Yes, I guess it was bad to simplify 12/2.

Answer 20

I would recommend checking the factors of 6 first though :)
One of those will work out.

We can do division after we find it.
And the other two ugly roots will be easily found using our `quadratic formula`.

Answer 21

Does (2x + 1)(x - 1)(x - 4)(x + 3) look about right?

Answer 22

Yes.
I dunno how you did that though :) lol

Answer 23

Lol! Just looked at the constant factors of 12 (1, 12, 2, 6, 3, 4) and divided them by the factors of the leading coefficient (2, 1). I tried 4 first using synthetic division and then just simplified the rest.

Answer 24

Anyway, thanks so much for your help! Why do you think they asked to factor each polynomial "over the set of complex numbers"? What does that even mean?

Answer 25

That's what threw me off :P

Answer 26

Ummm maybe I can give an example to show where things might have gone differently.

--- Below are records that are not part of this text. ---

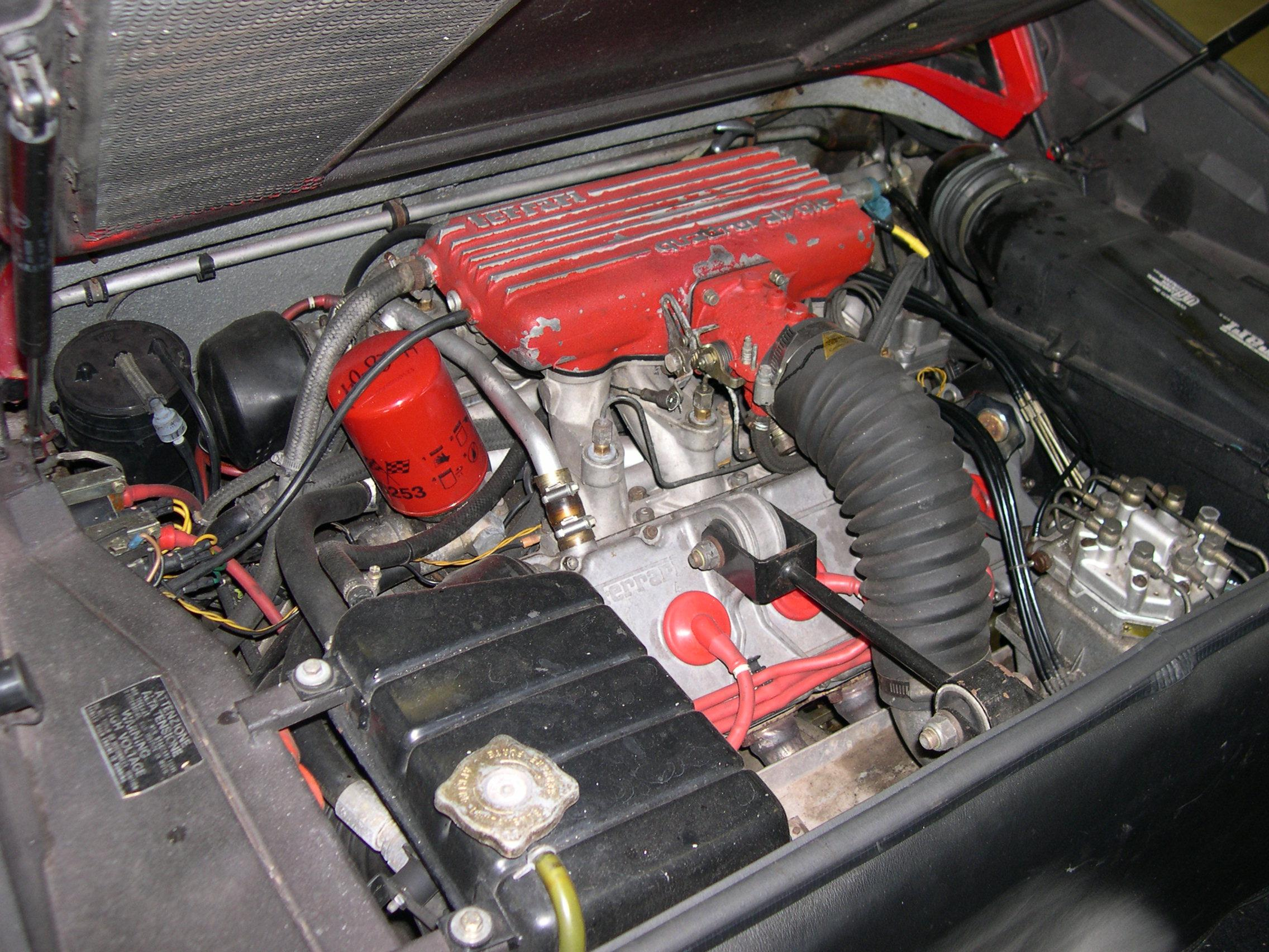 3.0 L Quattrovalvole V8 engine in a 1984 Ferrari 308 GTB, European-spec
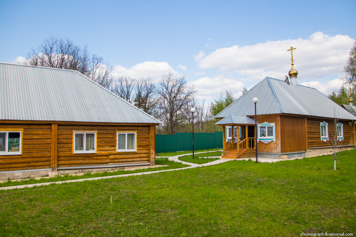 Мужской монастырь святого благоверного князя Александра Невского, Старая Бинарадка, Самарская область, Россия
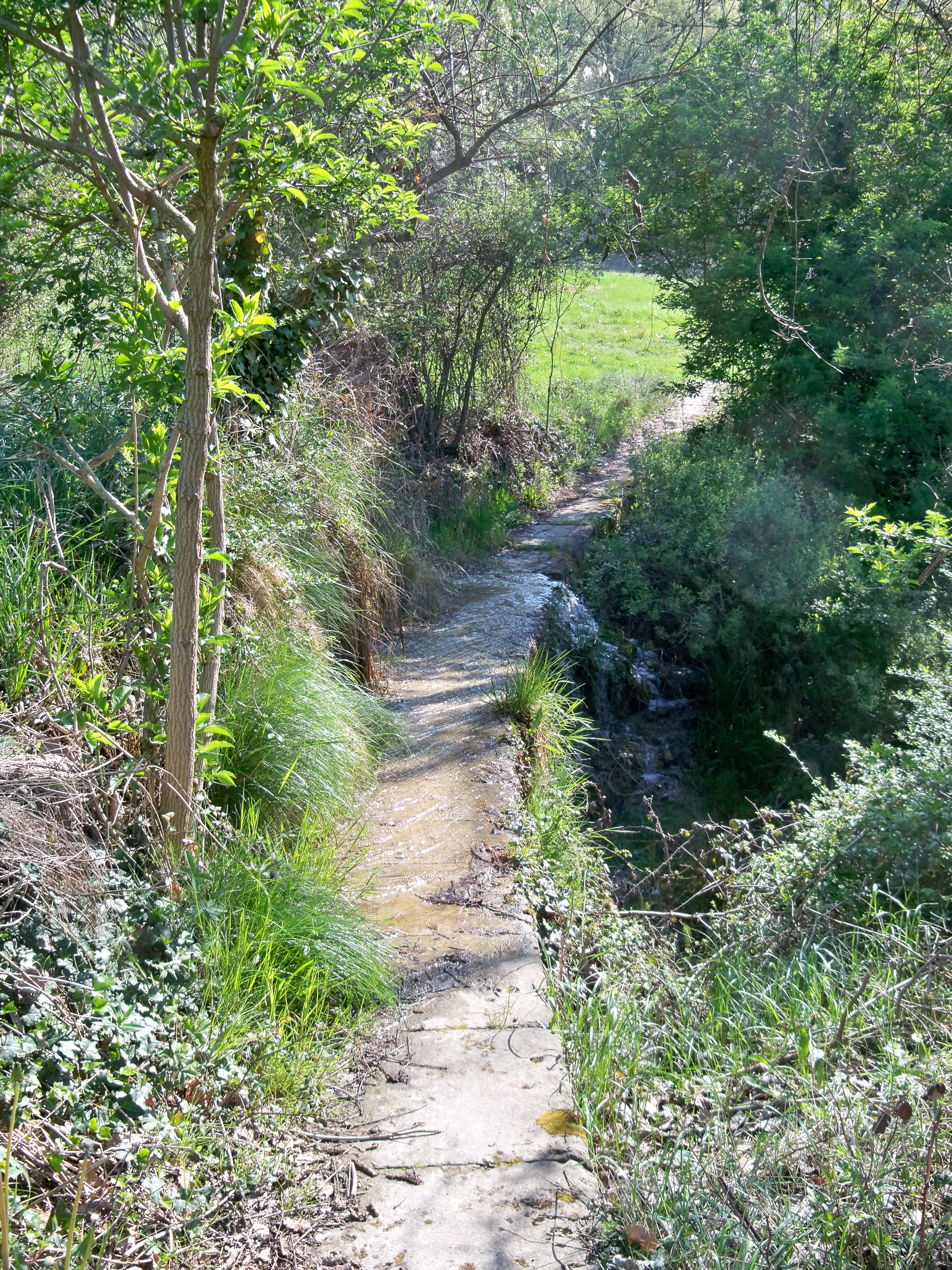 Gué de reculon sur la via Domitia, à Saint Michel l'Observatoire (04)

Let's say we were able to factor something down to: x^2+4

We could do some simply algebra to find the last two roots,
\(\large\rm x^2+4=0\)
subtract 4 from each side,
\(\large\rm x^2=-4\)
square root each side,
\(\large\rm x=\pm 2i\)
So we see that the last two roots are 2i and -2i.
So our polynomial would include factors of (x-2i) and (x+2i)

Answer 27

You wouldn't stop at x^2+4 just because it doesn't give you real roots.

Answer 28

Hopefully the square root step wasn't too confusing :U

Answer 29

No that makes sense :) Thanks so much. I have a couple more Qs... would you mind helping me out? I'll close this thread and open a new question.

Answer 30

ya open a new one :)
Ill try to hobble on over if i can spare the time :D

Answer 31

Haha! You're the best. xD